We have demonstrated that the inhibition of USP7 in the fibroblast compartment of the TME leads to a significant decrease in VEGF secreted by activated fibroblasts. This effect is specific to activated fibroblasts and not cancer cells, PBMCs, or endothelial cells. Non‐activated fibroblasts do not secrete VEGF, indicating that USP7 inhibition is unlikely to affect resting fibroblast physiology. Fibroblast activation can occur following stimulation with various factors including FGF‐2, TGF‐β, hypoxia, or interaction with immune cells. Regardless of the method of stimulation, treatment with USP7 inhibitor led to a significant decrease in VEGF secretion from activated fibroblasts and cancer‐associated fibroblasts.

VEGF is a key mediator of the immunosuppressive microenvironment. ³⁷ By modulating VEGF secretion from activated fibroblasts in the TME, USP7 impacts several key aspects of the TME: neovascularization, immune cell recruitment, invasion, and extracellular matrix remodelling. Fibroblasts are essential for neovascularization, ³⁸ and our results demonstrate that following USP7 inhibition, the ability of fibroblasts to support neovascularization is significantly impaired in vitro and in vivo. In fact, the functional importance of VEGF in tumour angiogenesis and immunosuppression reinforced the rationale for the development of VEGF/VEGFR targeting agents. ³⁹ Although VEGF therapies deliver favourable outcomes in some patients, improvements in progression‐free survival and quality of life can be brief leading to modest improvements in overall survival in most patients. ³⁹ , ⁴⁰ , ⁴¹ This can be due to several escape/resistance mechanisms that allow tumours and immune cells to adapt to the loss of tumour vessels by either re‐establishing growth through neovascularization or by altering their growth behaviour without revascularization. ⁴² , ⁴³ , ⁴⁴ For example, beyond neovascularization, VEGF can reduce T‐cell infiltration into tumours and influences the regulatory function of systemic immune cells, thereby reducing the anti‐tumour immune response. Furthermore, VEGF can cause clustering defects on the surface of endothelial cells by inhibiting lymphocyte adhesion to activated endothelial cells, and the subsequent trafficking of infiltrating T‐cells across the endothelia into the tumour. ⁴⁵ , ⁴⁶

Functionally, USP7 inhibition in the CT‐26 syngeneic mouse model led to increased recruitment of CD8+ lymphocytes to the tumour but did not affect CD4+ or regulatory T‐cells. “Immune desert” type tumour microenvironments are increasingly recognised as a major reason for lack of efficacy/resistance to ICIs or other immune‐targeted therapies and are linked to poor outcomes for patients in multiple cancers. ⁴⁷ Our data provide a rationale for combining USP7 inhibitors with ICIs in patients with immune desert TMEs. A small number of studies have previously linked USP7 to modulation of the TME, specifically to modulation of regulatory T‐cells. ⁴⁸ , ⁴⁹ , ⁵⁰ However, first‐generation USP7 inhibitors were used in these studies and the irreversible nature of their mode of action, undefined selectivity, and non‐optimized physicochemical properties makes it difficult to interpret the results obtained with these early pharmacological tools. ⁵¹ , ⁵² In our hands, ADC‐159, which is a second‐generation, potent, selective, and reversible USP7 inhibitor, does not significantly modulate the level of regulatory T‐cells in vivo, whilst significantly enhancing the recruitment of CD8+ lymphocytes.

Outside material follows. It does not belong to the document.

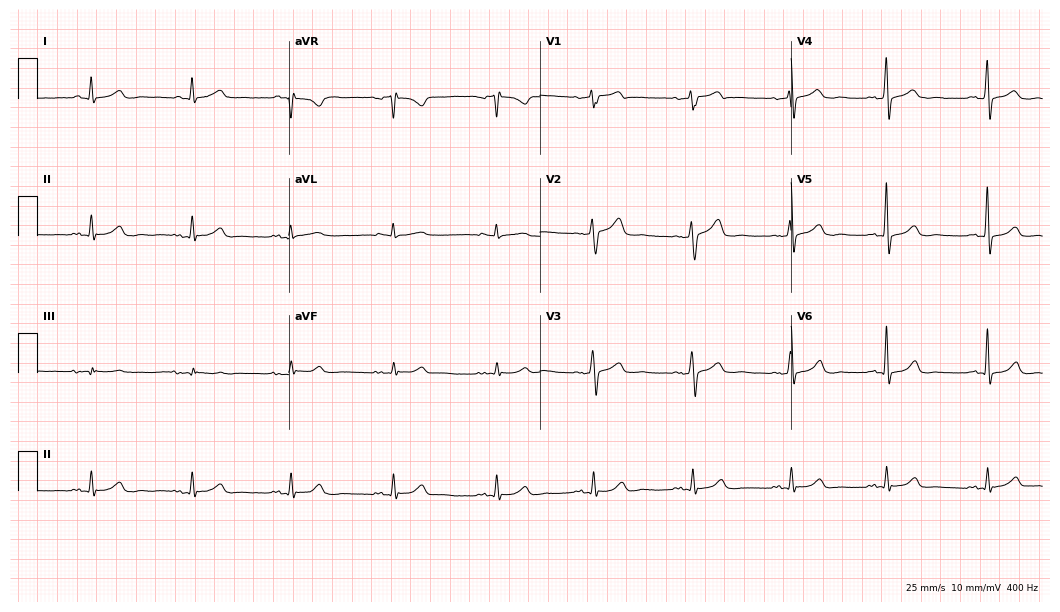
Electrocardiogram, a male, 53 years old. Overall reading on record: normal ECG.
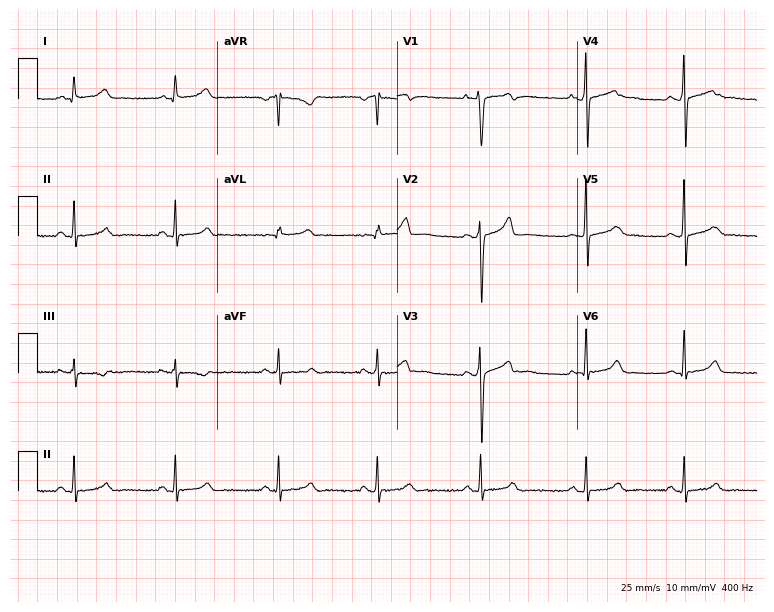
12-lead ECG from a male, 24 years old. Screened for six findings — first-degree AV block, right bundle branch block (RBBB), left bundle branch block (LBBB), sinus bradycardia, atrial fibrillation (AF), sinus tachycardia — none is recorded. Findings outside these six are not listed.

Mechanistically, USP7 inhibition results in modulation of HIF‐1α polyubiquitination specifically in fibroblasts, accelerating its already fast turnover via proteasomal degradation in the TME. Previous findings in cancer cells have indicated that hypoxia‐induced K63‐polyubiquitinated USP7 deubiquitinates HIF‐1α causing CBP‐mediated H3K56 acetylation on the gene promoter of HIF‐1α to advance epithelial‐to‐mesenchymal transition and metastasis. ⁵³ Genetic and biochemical validation in cancer cells ⁵⁴ , ⁵⁵ have indicated that USP7 deubiquitinates and stabilizes the E3 ligase, MDM2. Surprisingly, MDM2 antagonists did not modulate VEGF expression in fibroblasts, suggesting a difference in the USP7 mode of action between cancer cells and fibroblasts. Our study demonstrates, for the first time, a critical requirement for the MDM2 target, p53, in modulating VEGF expression in fibroblasts. p53 has been reported to interact directly with HIF‐1α, thereby modulating VEGF expression. However, reports are conflicting, ⁵⁶ , ⁵⁷ , ⁵⁸ , ⁵⁹ , ⁶⁰ and no previous study has examined the role played by USP7 in modulation of VEGF expression in human fibroblasts.

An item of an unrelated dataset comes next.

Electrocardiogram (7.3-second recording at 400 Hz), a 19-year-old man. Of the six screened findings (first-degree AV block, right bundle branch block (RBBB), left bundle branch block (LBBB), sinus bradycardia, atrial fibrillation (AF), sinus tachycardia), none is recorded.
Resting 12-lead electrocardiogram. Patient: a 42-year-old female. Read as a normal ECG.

In addition to HIF‐1α and p53, we found that the UHRF1 E3 ligase is part of the USP7‐mediated regulation of VEGF in fibroblasts. UHRF1 is a key epigenetic regulator and recruits DNA methyltransferase 1 (DNMT1) to methylated DNA. ⁶¹ USP7 is a well‐characterized regulator of polycomb repressor complex 1 (PRC1), a critical epigenetic regulator. ⁶² It has been reported that USP7 binds to UHRF1, promoting its deubiquitination thereby increasing its stability and chromatin binding. ⁶³ We found that USP7 inhibition resulted in the generation of a mono‐ubiquitylated form of UHRF1 in hypoxic fibroblasts and that UHRF1 was absolutely required for VEGF production in hypoxic fibroblasts. Previous studies have linked DNMT1 and UHRF1 to the modulation of VEGF signalling, but only in cancer cells. Overall, these results suggest that USP7‐dependent, UHRF1‐mediated epigenetic regulation of the VEGFA locus is necessary to enable efficient recruitment of HIF‐1α and p53 to drive transcription in hypoxic fibroblasts.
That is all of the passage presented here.